Available data —

---------------

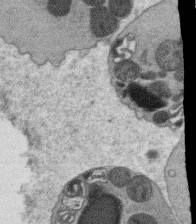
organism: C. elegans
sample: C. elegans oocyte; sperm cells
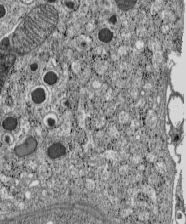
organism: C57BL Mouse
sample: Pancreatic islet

---------------

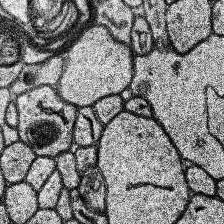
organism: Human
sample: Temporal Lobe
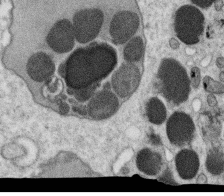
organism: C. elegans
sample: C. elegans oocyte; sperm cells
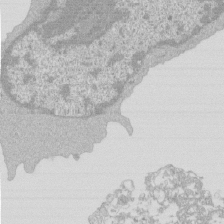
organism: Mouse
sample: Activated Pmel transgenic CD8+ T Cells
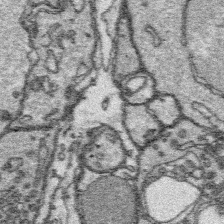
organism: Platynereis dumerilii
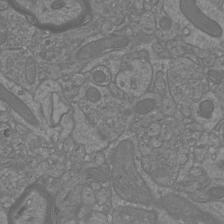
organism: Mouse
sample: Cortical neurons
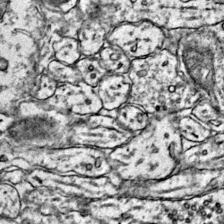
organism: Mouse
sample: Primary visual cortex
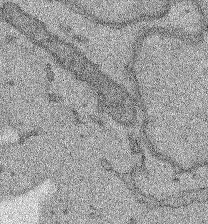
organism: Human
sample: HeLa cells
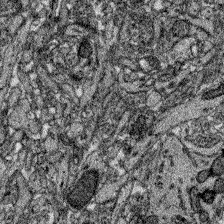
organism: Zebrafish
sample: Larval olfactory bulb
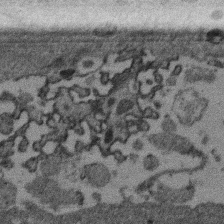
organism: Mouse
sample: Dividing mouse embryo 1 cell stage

---------------

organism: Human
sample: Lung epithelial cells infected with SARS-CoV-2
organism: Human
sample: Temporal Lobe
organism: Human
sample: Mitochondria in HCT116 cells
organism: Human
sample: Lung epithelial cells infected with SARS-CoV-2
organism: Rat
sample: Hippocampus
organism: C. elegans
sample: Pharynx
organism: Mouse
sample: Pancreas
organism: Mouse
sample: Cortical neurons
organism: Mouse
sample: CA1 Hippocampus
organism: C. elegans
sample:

---------------

What you have to do — Look above for the line containing "sample: Primary visual cortex", then write out every line from there down to the line containing "sample: Dividing mouse embryo 1 cell stage", that line included, with no pictures.

Output below —
sample: Primary visual cortex
organism: Human
sample: HeLa cells
organism: Zebrafish
sample: Larval olfactory bulb
organism: Mouse
sample: Dividing mouse embryo 1 cell stage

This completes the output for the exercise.